The do-file 200_rev_pref_spat.do exports product codes, prices, quantities, calories per gram, regional caloric requirements, and the food poverty line from the last iteration for spatial revealed preference tests and entropy corrections in GAMS. This do-file also conducts initial spatial revealed preference tests (constraint A.1). These tests simply provide an initial look at spatial revealed preference outcomes. Spatial revealed preference tests used in analysis and entropy adjustments are conducted in the GAMS files 250_spat_consistent.gms and 250_spat_consistent.bat.

In testing spatial revealed preference conditions, we can effectively compare the food poverty line in region r to a food poverty line calculated using the region r prices and the region s food basket. To ensure comparability, the poverty lines must reflect the same calorie target. Product codes, prices, quantities, calories per gram, regional calorie requirements, and food poverty lines are exported for analysis in GAMS.

A.3.10.2 Temporal Revealed Preferences

The do-files 210_rev_pref_temp_1.do and 220_rev_pref_temp_2.do prepare data from the previous survey period and the current survey period to test the temporal revealed preference constraints (constraints A.2 and A.3). These do-files are only executed when conducting intertemporal comparisons as determined by the global, no_temp_rev. Both files use match_t1_t2.dta to harmonize product codes between the two surveys, enabling prices and quantities to be matched between surveys.

The do-file, 210_rev_pref_temp_1.do, addresses constraint A.2. The right-hand side of the equation is simply the current survey food poverty line. To calculate the left side, we calculate a fixed poverty line using previous period quantities and current period prices. However, several adjustments are required. First, because quantities in each period are scaled to meet regional calorie requirements, it is necessary to account for the fact that regional calorie requirements are likely to be different between survey periods. Specifically, we scale previous period quantities to reflect current period caloric requirements. Second, because not all items in the previous food basket were consumed in the current period, we account for missing products when scaling the poverty line to meet 100 per cent of expenditures. This fixed poverty line is exported for use in GAMS.

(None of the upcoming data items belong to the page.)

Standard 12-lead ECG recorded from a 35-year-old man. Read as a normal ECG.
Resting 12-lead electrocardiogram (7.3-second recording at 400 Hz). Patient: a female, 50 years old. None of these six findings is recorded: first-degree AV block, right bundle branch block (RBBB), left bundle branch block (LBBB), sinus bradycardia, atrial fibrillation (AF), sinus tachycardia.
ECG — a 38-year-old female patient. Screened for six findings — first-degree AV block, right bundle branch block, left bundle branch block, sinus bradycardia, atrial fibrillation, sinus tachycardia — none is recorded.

The do-file, 220_rev_pref_temp_2.do, prepares data to evaluate revealed preference constraint A.3. The right-hand side of constraint A.3 is the previous period poverty line. Previous period prices, after harmonizing product codes, and poverty lines are exported for use in GAMS.

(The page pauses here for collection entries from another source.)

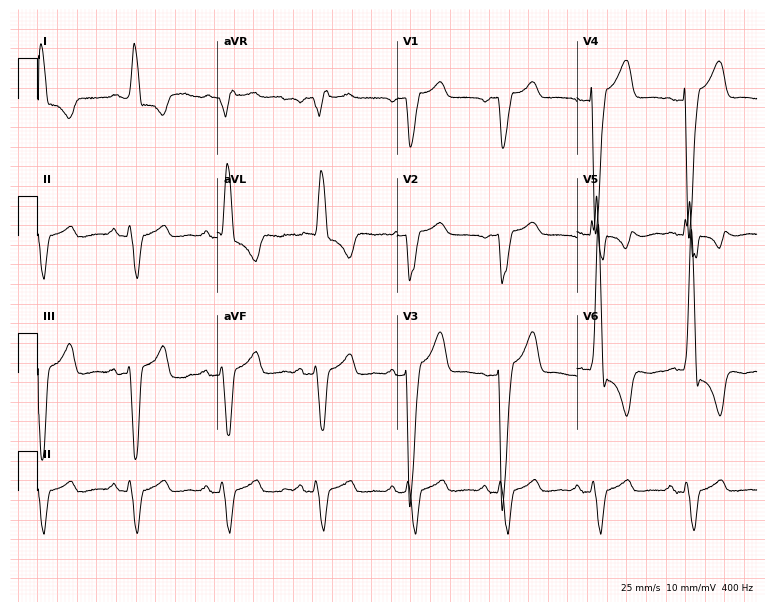
12-lead ECG from a male, 66 years old. No first-degree AV block, right bundle branch block (RBBB), left bundle branch block (LBBB), sinus bradycardia, atrial fibrillation (AF) or sinus tachycardia recorded for this tracing. Other findings, if any, are not listed.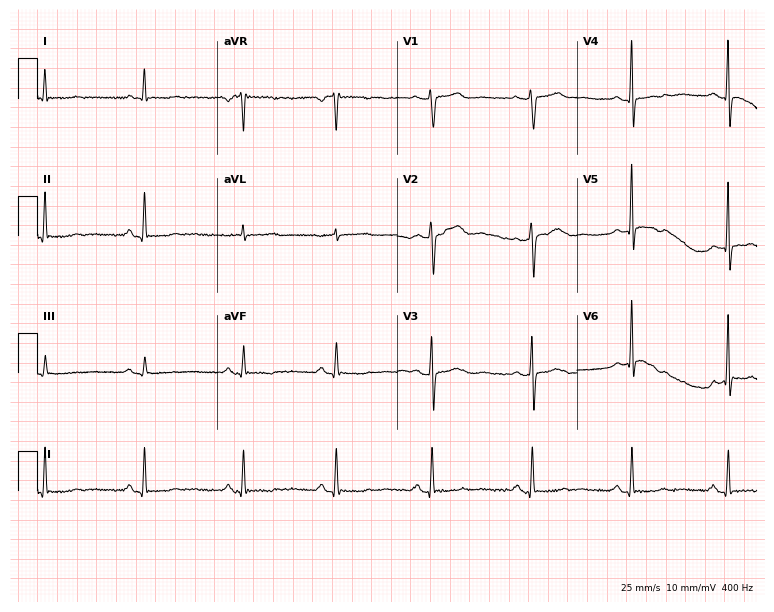
ECG (7.3-second recording at 400 Hz) — a 52-year-old female. Screened for six findings — first-degree AV block, right bundle branch block, left bundle branch block, sinus bradycardia, atrial fibrillation, sinus tachycardia — none is recorded. Other findings, if any, are not listed.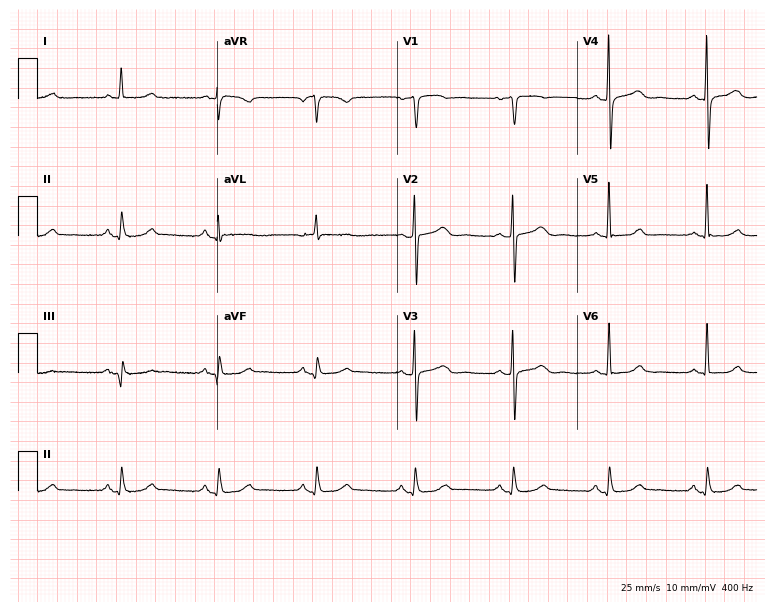
12-lead ECG from a female, 74 years old (7.3-second recording at 400 Hz). Recorded interpretation: within normal limits.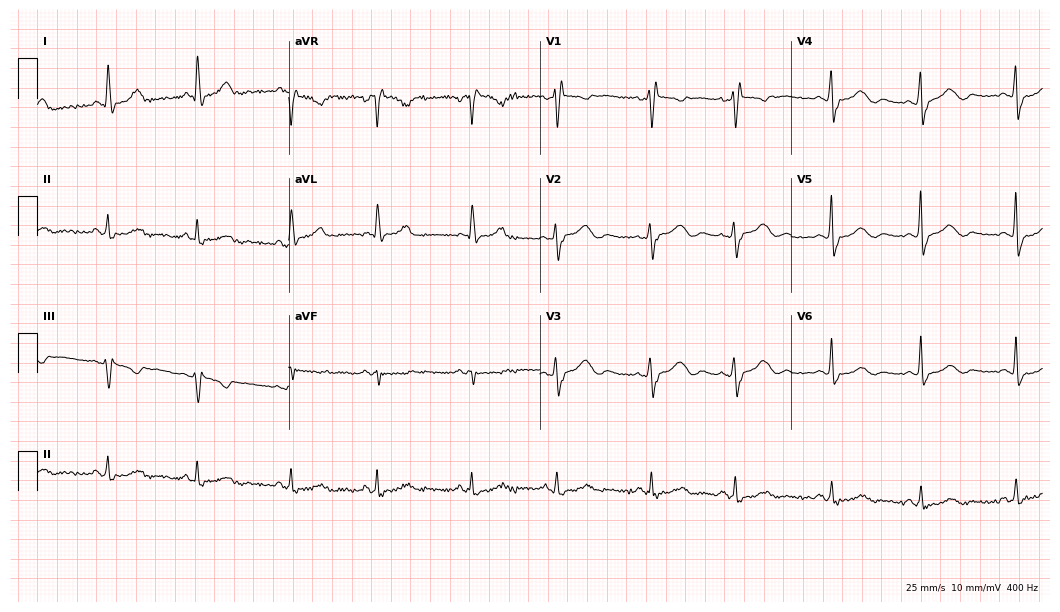
12-lead ECG from a female patient, 69 years old (10.2-second recording at 400 Hz). No first-degree AV block, right bundle branch block, left bundle branch block, sinus bradycardia, atrial fibrillation or sinus tachycardia recorded for this tracing.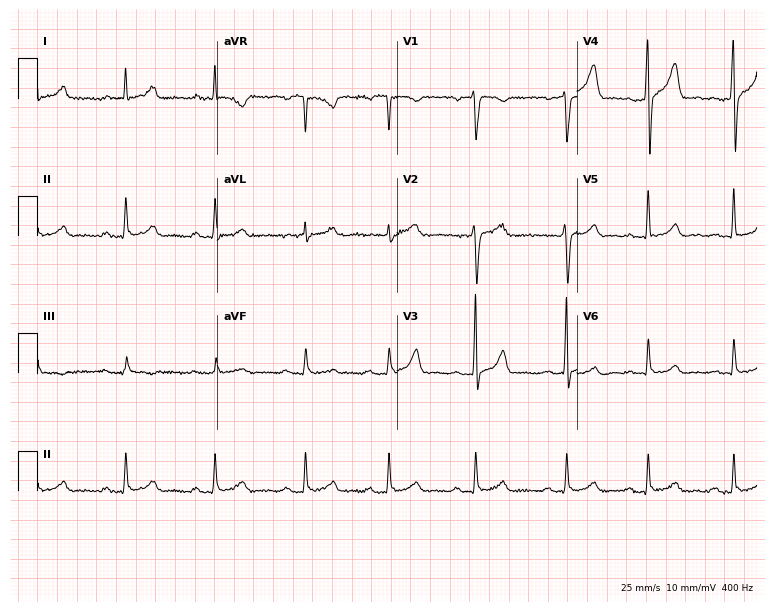
Resting 12-lead electrocardiogram. Patient: a man, 48 years old. Read as a normal ECG.

A.3.11 Fixed Poverty Lines and Poverty Measures

230_ povline_fix.do, 140_povmeas.do.

Do-file 230_povline_fix.do calculates total poverty lines from the fixed food poverty lines. The fixed poverty lines were derived in 210_rev_pref_temp_1.do and reflect previous period consumption bundles evaluated at current period prices. This file is only executed when conducting intertemporal comparisons as determined by the global, no_temp_rev. The total poverty line in the fixed case is calculated differently than in the (p.315) flexible cases (e.g. in 130_povline_flex.do and 270_povline_flex_ent.do). As previous period non-food consumption evaluated at current period prices is not available, the previous period food poverty line to total poverty line ratio is used to derive the total poverty line. Finally, 140_povmeas.do is executed to calculate spatial price indices and FGT poverty measures.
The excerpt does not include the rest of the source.